[Source records]
=== Begin Enclosure ===

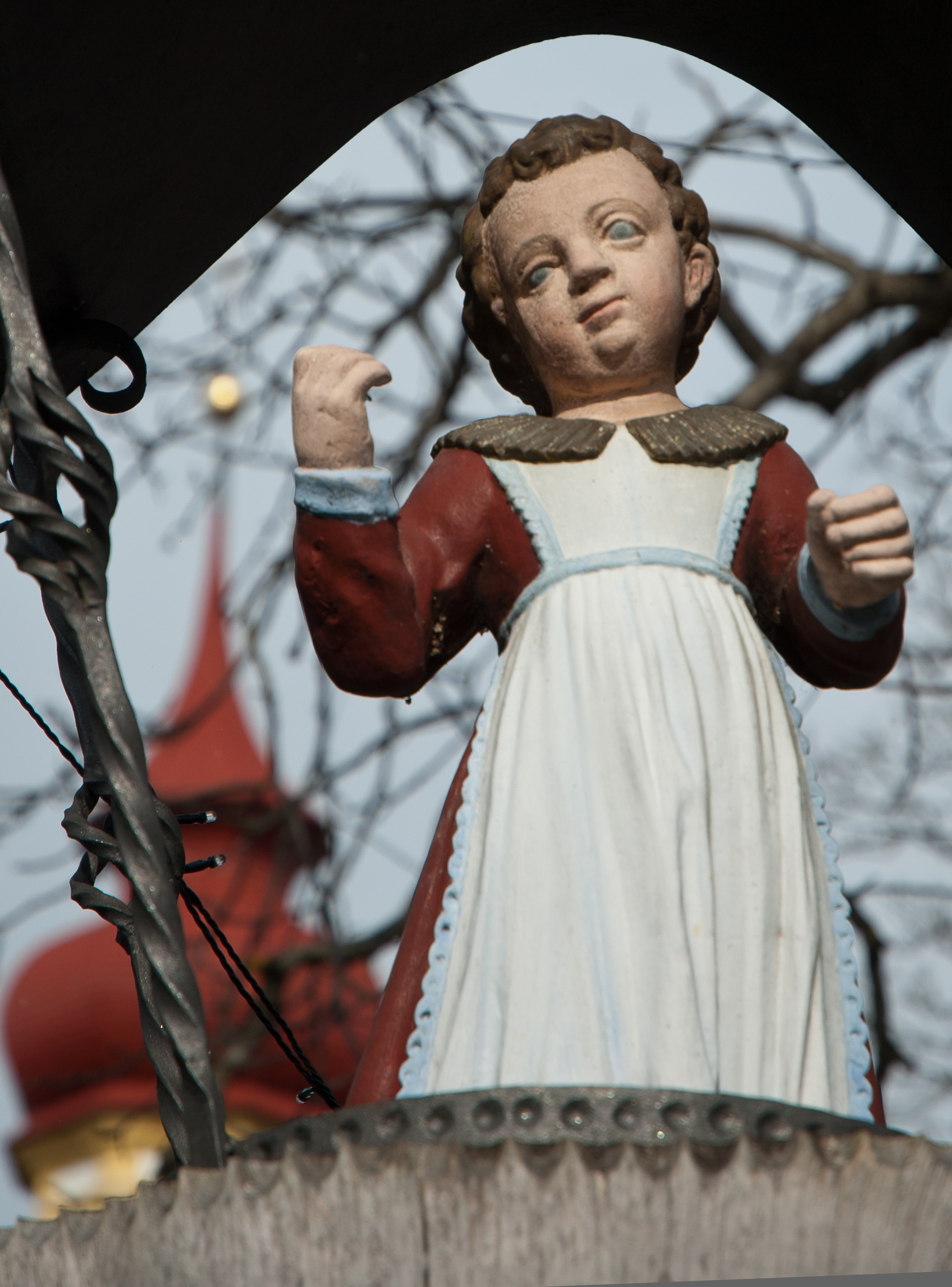 Skulptur des Anderl von Rinn (Andreas Oxner) auf einem Brunnen vor der Kirche von Judenstein
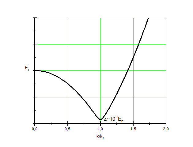 Ek es, en el marco de la teoría BCS, la diferencia de energía entre un sistema en que todos los electrones están en estado superconductor formando pares de Cooper (que sería el estado fundamental), y ese mismo sistema con un único electrón desapareado en el estado k (que es el primer estado excitado). Puede parecer que en principio si un par de Cooper se rompe, deberíamos tener como mínimo dos electrones desapareados; sin embargo si consideramos un sistema que permite intercambio de partículas, la excitación más baja posible corresponde a la de un único electrón desapareado y no dos. k/kF es la razón entre el momento de dicha partícula y el momento de Fermi. Δ es la banda prohibida superconductora, que es la energía mínima que necesita un electrón para pasar al estado normal. Si la que recibe un electrón apareado es inferior a Δ, este no tendrá ninguna posibilidad de pasar al estado normal. La función se ha realizado por aplicación directa de la función que pretende emular, mediante constantes arbitrarias, el comportamiento de donde εk es la energía cinética sobre el nivel de Fermi de una partícula de momento k
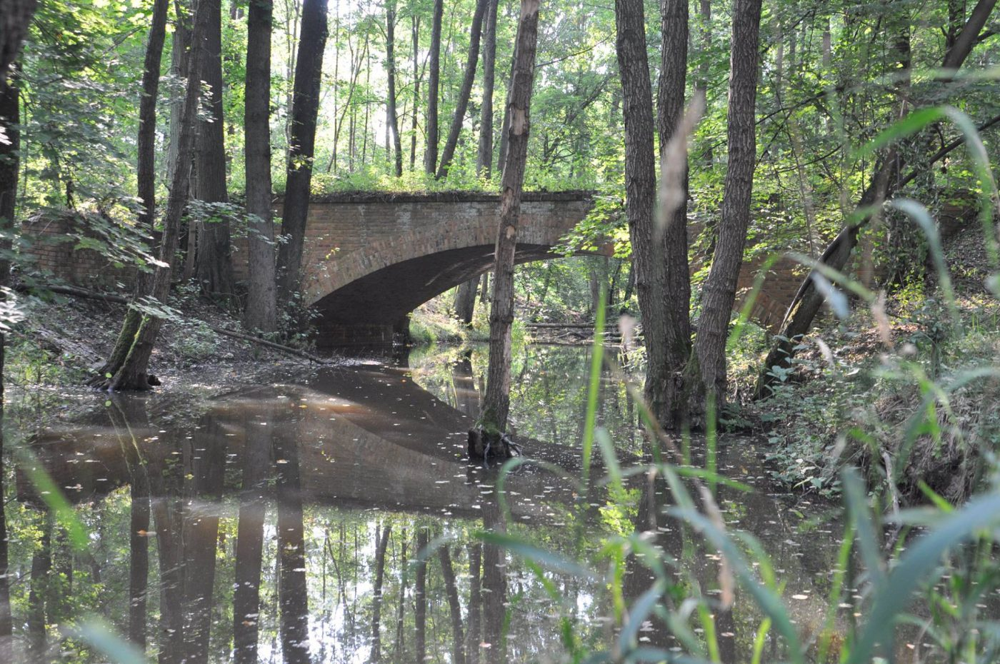 Widok na most prowadzący na wyspę stanowiącą centrum wioski
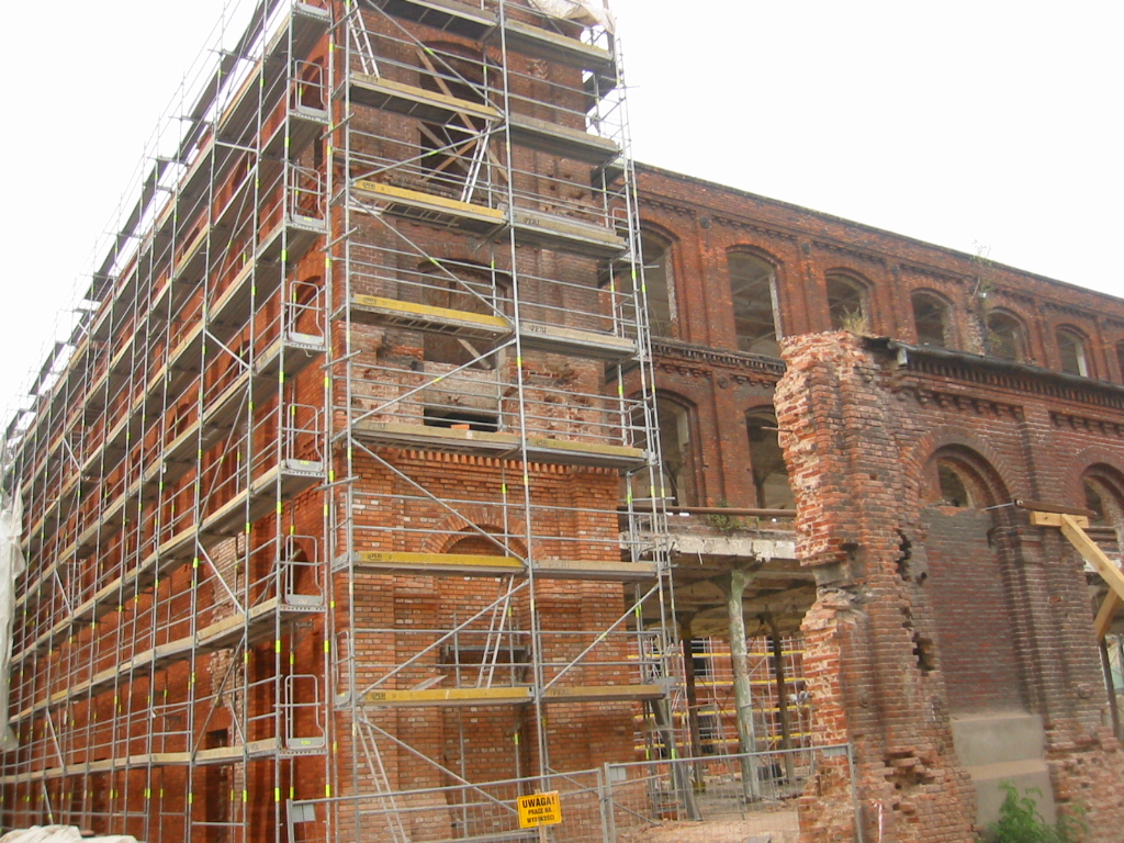 Centrum Manufaktura - budowa
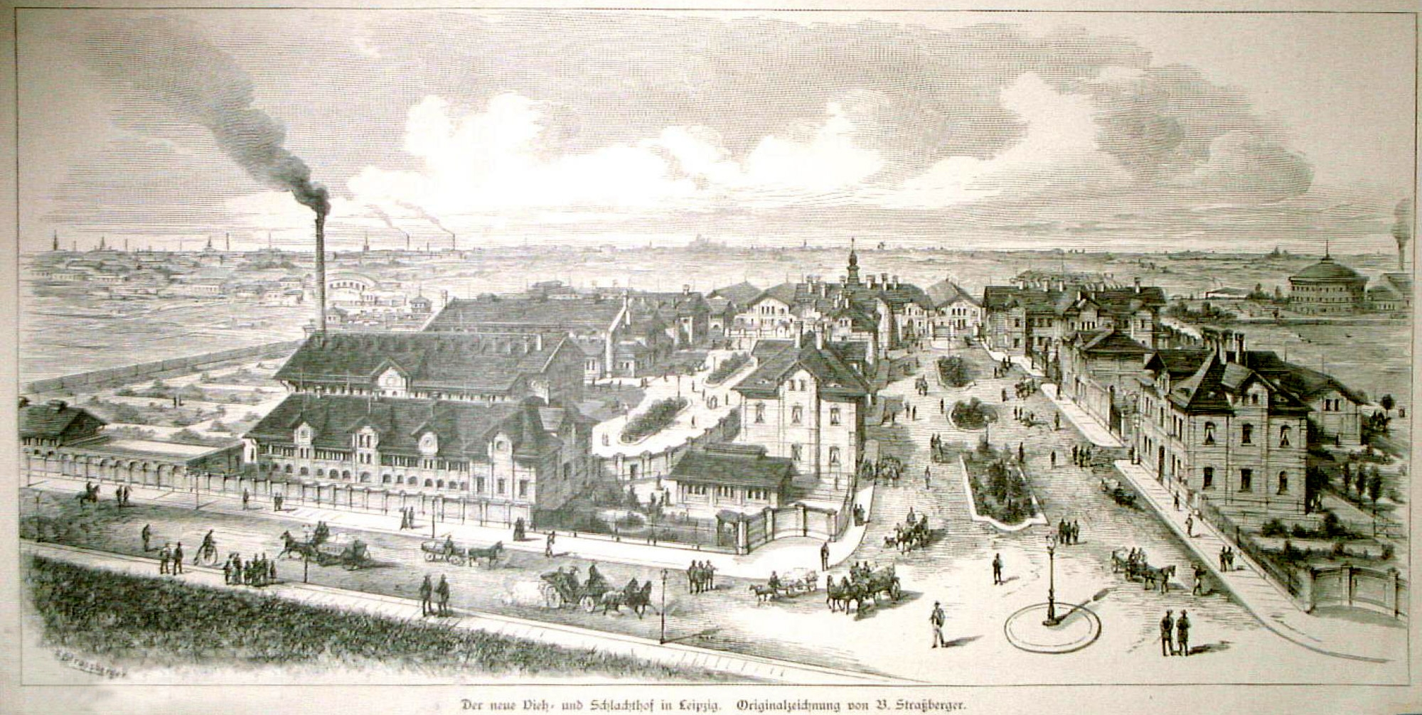 Die Gesamtansicht des Schlachthofs in Leipzig um 1890
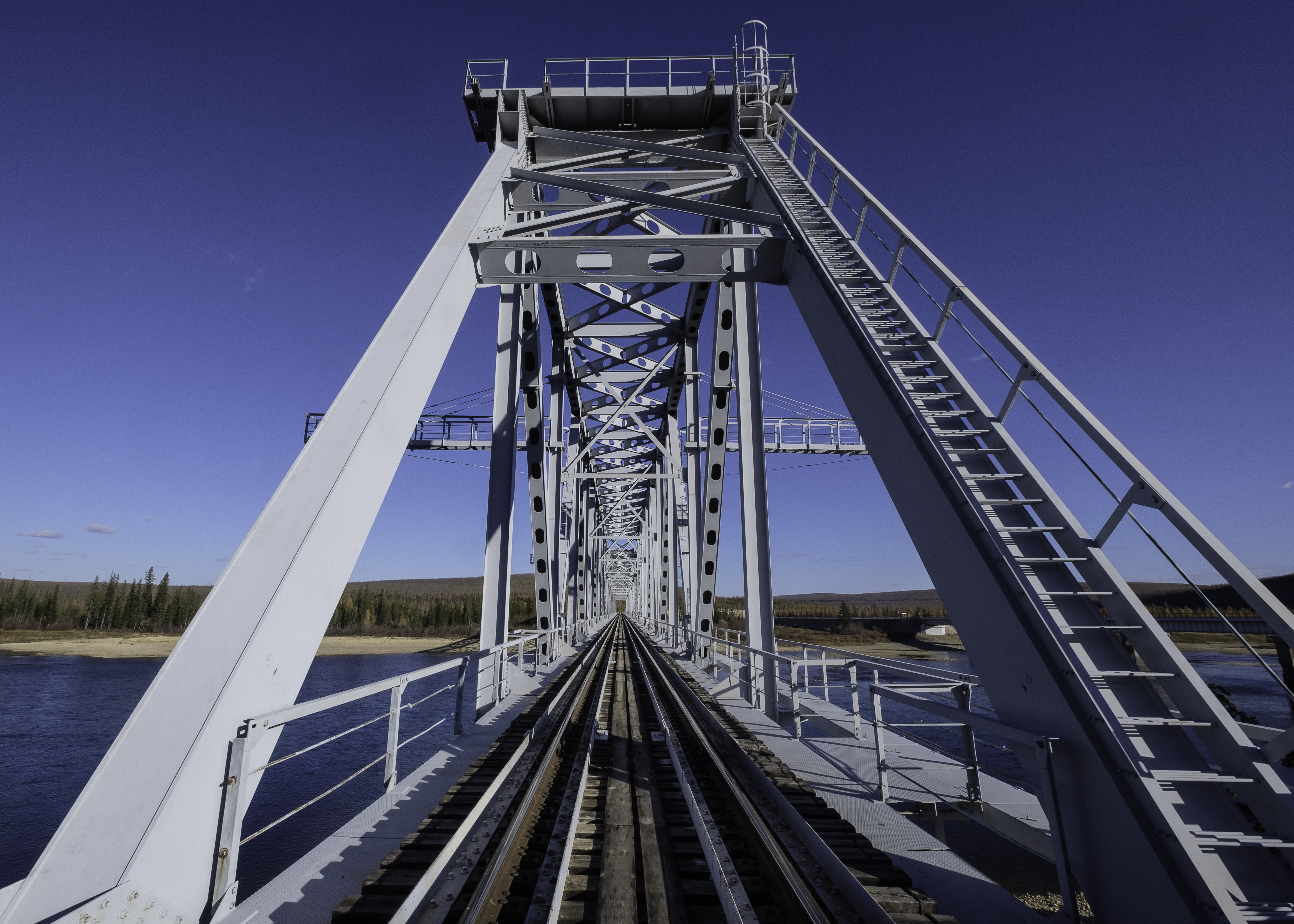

=== End Enclosure ===

_Problem details_
Each line above is to be copied exactly, and the pictures are to be dropped.

_Answer space_
 Skulptur des Anderl von Rinn (Andreas Oxner) auf einem Brunnen vor der Kirche von Judenstein
 Ek es, en el marco de la teoría BCS, la diferencia de energía entre un sistema en que todos los electrones están en estado superconductor formando pares de Cooper (que sería el estado fundamental), y ese mismo sistema con un único electrón desapareado en el estado k (que es el primer estado excitado). Puede parecer que en principio si un par de Cooper se rompe, deberíamos tener como mínimo dos electrones desapareados; sin embargo si consideramos un sistema que permite intercambio de partículas, la excitación más baja posible corresponde a la de un único electrón desapareado y no dos. k/kF es la razón entre el momento de dicha partícula y el momento de Fermi. Δ es la banda prohibida superconductora, que es la energía mínima que necesita un electrón para pasar al estado normal. Si la que recibe un electrón apareado es inferior a Δ, este no tendrá ninguna posibilidad de pasar al estado normal. La función se ha realizado por aplicación directa de la función que pretende emular, mediante constantes arbitrarias, el comportamiento de donde εk es la energía cinética sobre el nivel de Fermi de una partícula de momento k
 Widok na most prowadzący na wyspę stanowiącą centrum wioski
 Centrum Manufaktura - budowa
 Die Gesamtansicht des Schlachthofs in Leipzig um 1890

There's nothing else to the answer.